- [RECORDS PROVIDED]:
====

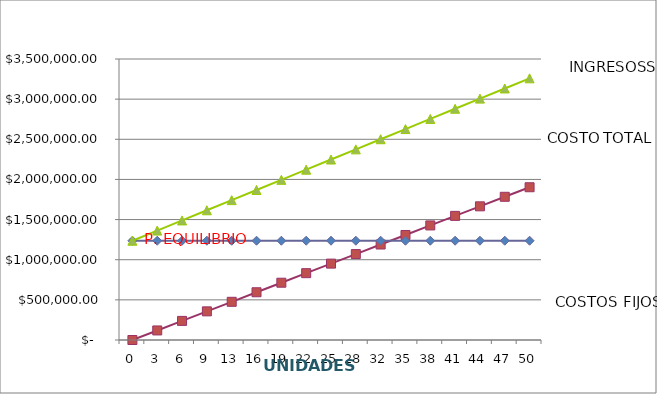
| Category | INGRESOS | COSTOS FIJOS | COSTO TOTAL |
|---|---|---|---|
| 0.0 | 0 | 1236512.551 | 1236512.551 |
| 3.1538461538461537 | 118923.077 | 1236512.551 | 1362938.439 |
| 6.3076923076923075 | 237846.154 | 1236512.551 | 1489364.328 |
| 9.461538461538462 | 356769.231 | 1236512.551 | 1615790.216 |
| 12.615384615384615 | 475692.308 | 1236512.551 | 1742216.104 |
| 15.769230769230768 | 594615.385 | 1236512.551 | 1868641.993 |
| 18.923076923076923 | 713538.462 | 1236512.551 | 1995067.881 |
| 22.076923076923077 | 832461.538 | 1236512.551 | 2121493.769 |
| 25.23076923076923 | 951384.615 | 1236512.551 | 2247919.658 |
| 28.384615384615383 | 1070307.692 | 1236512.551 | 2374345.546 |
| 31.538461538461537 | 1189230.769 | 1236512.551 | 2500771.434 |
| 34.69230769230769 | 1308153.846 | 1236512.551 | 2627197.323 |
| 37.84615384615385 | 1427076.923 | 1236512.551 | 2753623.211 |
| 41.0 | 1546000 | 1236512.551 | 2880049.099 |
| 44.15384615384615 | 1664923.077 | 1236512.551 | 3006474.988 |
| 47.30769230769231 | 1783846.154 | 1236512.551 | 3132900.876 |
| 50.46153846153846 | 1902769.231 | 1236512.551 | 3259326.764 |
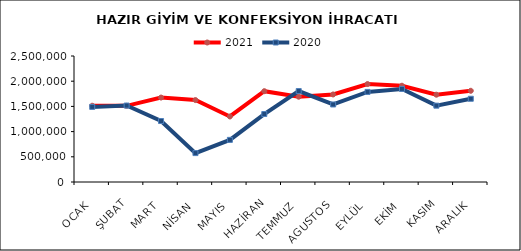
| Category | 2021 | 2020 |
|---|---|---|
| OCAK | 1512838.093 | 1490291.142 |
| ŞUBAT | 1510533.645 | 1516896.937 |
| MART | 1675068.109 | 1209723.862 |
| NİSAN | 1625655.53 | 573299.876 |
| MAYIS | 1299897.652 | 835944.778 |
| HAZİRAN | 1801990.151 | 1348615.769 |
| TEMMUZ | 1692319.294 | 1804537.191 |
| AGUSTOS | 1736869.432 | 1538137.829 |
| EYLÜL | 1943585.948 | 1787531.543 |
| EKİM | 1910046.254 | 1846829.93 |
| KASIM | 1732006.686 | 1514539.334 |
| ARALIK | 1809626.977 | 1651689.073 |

====

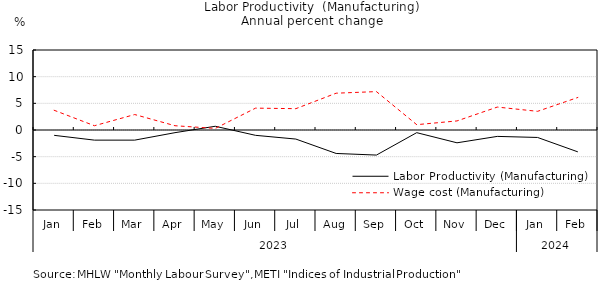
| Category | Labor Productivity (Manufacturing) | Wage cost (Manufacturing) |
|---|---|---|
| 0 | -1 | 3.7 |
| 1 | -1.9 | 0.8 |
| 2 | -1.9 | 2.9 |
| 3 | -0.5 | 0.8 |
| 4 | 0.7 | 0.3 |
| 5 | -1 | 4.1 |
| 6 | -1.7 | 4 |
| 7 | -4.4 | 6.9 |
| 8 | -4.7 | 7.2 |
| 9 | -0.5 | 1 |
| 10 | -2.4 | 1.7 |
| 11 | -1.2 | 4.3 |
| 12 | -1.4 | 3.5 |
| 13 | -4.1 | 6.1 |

====

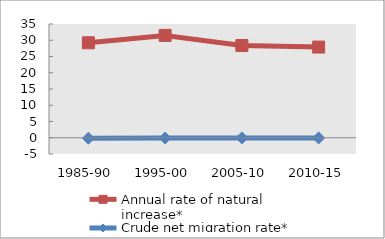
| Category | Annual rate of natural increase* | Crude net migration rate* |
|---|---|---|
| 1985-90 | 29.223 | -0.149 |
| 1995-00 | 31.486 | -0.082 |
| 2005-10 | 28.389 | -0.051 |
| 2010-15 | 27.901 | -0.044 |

====

- [PROBLEM STATEMENT]:
Which lines above run from the one containing "1625655.53 | 573299.876 |" down to the one containing "1809626.977 | 1651689.073 |"? Repeat exactly those, both ends included, and nothing else.

- [REPLY]:
| NİSAN | 1625655.53 | 573299.876 |
| MAYIS | 1299897.652 | 835944.778 |
| HAZİRAN | 1801990.151 | 1348615.769 |
| TEMMUZ | 1692319.294 | 1804537.191 |
| AGUSTOS | 1736869.432 | 1538137.829 |
| EYLÜL | 1943585.948 | 1787531.543 |
| EKİM | 1910046.254 | 1846829.93 |
| KASIM | 1732006.686 | 1514539.334 |
| ARALIK | 1809626.977 | 1651689.073 |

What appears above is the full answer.